1. Weak reduction: abstraction terms are normal forms and no reduction is done inside an abstraction.
2. Applicative order: Reduction is left-most innermost and as a result, argument terms are reduced before function application.

In Scheme, trying to evaluate (: Y G 2) leads to the following non-terminating sequence

(: Y G 2)
= (: G (s s) 2))
= (: G (: G (s s)) 2)
= (: G (: G (: G (s s) 2)))

In order to remedy this problem and get a fixed point combinator to work in the applicative order regime, we consider the fixed point combinator Z:

(define (Z g)
  (let ([s (lambda (x)
	     (g (lambda (n) (: x x n))))])
    (s s)))

Note that the definition of Z assumes that g's argument is always an abstraction.

(Z g)
= (s s)
= (g (lambda (n) (: s s n)))

Notice now how the evaluation of the argument to g is an abstraction.

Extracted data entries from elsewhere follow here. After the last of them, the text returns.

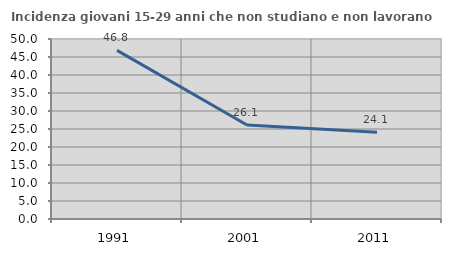
| Category | Incidenza giovani 15-29 anni che non studiano e non lavorano  |
|---|---|
| 1991.0 | 46.831 |
| 2001.0 | 26.128 |
| 2011.0 | 24.064 |
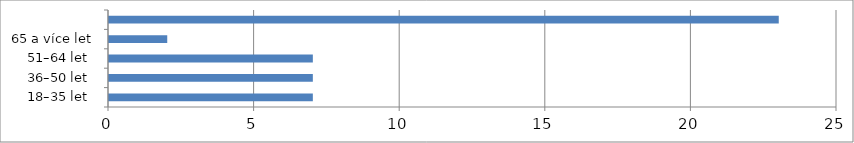
| Category | Series 0 |
|---|---|
| 18–35 let  | 7 |
| 36–50 let  | 7 |
| 51–64 let  | 7 |
| 65 a více let | 2 |
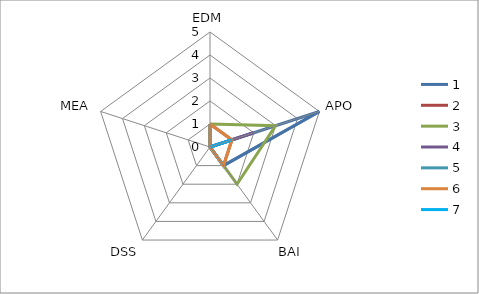
| Category | 1 | 2 | 3 | 4 | 5 | 6 | 7 |
|---|---|---|---|---|---|---|---|
| 0 | 0 | 1 | 1 | 0 | 1 | 1 | 0 |
| 1 | 5 | 1 | 3 | 2 | 0 | 1 | 1 |
| 2 | 1 | 1 | 2 | 0 | 1 | 1 | 0 |
| 3 | 0 | 0 | 0 | 0 | 0 | 0 | 0 |
| 4 | 0 | 0 | 0 | 0 | 0 | 0 | 0 |

Here is how we can use Z with G:

(: Z G 2)
= (: G (s s) 2)
= (: G (lambda (n) (: s s n)) 2)
= (if (= 0 2) 1
      (* 2 (: s s 1)))
= (* 2 (: s s 1))
= (* 2 (: G (s s) 1))
= (* 2 (if (= 0 1) 1 (* 1 (: s s 0))))
= (* 2 (* 1 (: s s 0)))
= (* 2 (* 1 (: G s s 0)))
= (* 2 (* 1 (if (= 0 0) 1 ...)))
= (* 2 (* 1 1))
= 2

Using Z, we can define factorial

(define !/Z (Z G))
(check-equal? (!/Z 3) 6)

3.2 Ya

(define s 
  (lambda: (x n)
    (: g (x x) n)))

Note that this expression is $\eta$ equivalent to (lambda (x) (g (x x)). However (s s) evaluates to (lambda (n) (: g (s s) n)). In languages employing weak reduction strategies, i.e., in which abstraction expressions are no longer reduced, (s s) yields an abstraction, which is a normal form.

Examples of languages employing weak reduction are Scheme and Racket. Furthermore, Scheme uses applicative order reduction: the left-most innermost redex is applied first. This means that arguments of an application are always evaluated before a function application.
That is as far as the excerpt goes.